## YOUR ASSIGNMENT:
Provide the number of lines below that include "organism", without any other words.

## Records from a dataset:
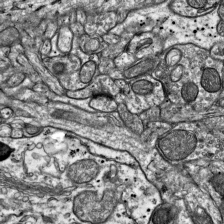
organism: Mouse
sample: Visual Cortex
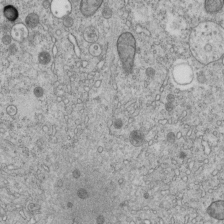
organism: C. elegans
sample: C. elegans embryo early stage
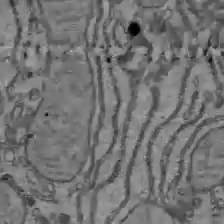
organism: C57BL Mouse
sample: Liver
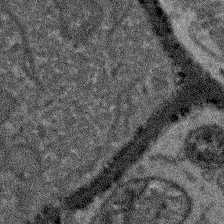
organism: Arabidopsis thaliana
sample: Root tip
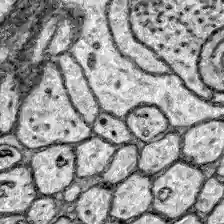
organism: Zebrafish
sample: Brain
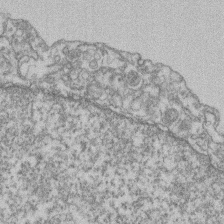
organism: Mouse
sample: T cell stromal cell synapse
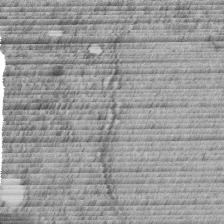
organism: C. elegans
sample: C. elegans embryo early stage
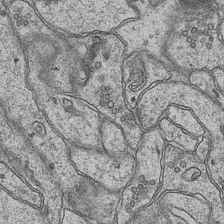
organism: Mouse
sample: CA1 Hippocampus
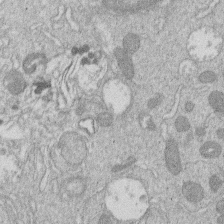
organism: Human
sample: Macrophage cells
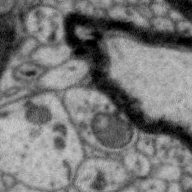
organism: Zebra finch
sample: Brain

## RESULT OF THE EXERCISE:
10